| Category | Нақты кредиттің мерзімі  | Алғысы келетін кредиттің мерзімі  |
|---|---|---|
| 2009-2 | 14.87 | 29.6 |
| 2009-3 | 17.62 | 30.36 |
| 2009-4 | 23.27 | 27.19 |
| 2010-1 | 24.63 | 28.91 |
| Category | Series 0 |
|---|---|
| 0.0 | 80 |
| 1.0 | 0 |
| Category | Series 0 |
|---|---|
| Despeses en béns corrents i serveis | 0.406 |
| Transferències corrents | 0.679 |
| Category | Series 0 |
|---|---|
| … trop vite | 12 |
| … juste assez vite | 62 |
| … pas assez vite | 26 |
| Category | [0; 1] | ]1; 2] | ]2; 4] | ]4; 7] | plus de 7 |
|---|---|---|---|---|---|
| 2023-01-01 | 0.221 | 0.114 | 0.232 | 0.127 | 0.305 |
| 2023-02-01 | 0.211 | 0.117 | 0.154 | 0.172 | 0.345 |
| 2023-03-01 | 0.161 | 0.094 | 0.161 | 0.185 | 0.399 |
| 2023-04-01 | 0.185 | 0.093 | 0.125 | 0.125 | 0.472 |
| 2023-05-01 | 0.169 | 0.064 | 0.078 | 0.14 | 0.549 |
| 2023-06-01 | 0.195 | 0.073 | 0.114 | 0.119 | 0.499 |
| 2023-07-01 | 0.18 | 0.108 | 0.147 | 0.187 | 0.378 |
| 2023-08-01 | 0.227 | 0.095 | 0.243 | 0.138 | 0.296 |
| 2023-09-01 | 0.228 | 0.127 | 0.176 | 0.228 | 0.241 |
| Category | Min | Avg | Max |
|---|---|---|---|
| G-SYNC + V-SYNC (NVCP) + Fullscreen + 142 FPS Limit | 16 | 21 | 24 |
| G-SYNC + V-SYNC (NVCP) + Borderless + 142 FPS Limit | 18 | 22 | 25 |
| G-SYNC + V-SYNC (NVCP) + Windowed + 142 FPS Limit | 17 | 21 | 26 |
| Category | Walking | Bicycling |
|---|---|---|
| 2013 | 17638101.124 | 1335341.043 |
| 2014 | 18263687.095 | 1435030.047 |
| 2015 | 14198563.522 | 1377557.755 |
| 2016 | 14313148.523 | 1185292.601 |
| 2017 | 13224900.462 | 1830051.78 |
──────
Copy out, from the material above, each line where the word "vite" is present.

| … trop vite | 12 |
| … juste assez vite | 62 |
| … pas assez vite | 26 |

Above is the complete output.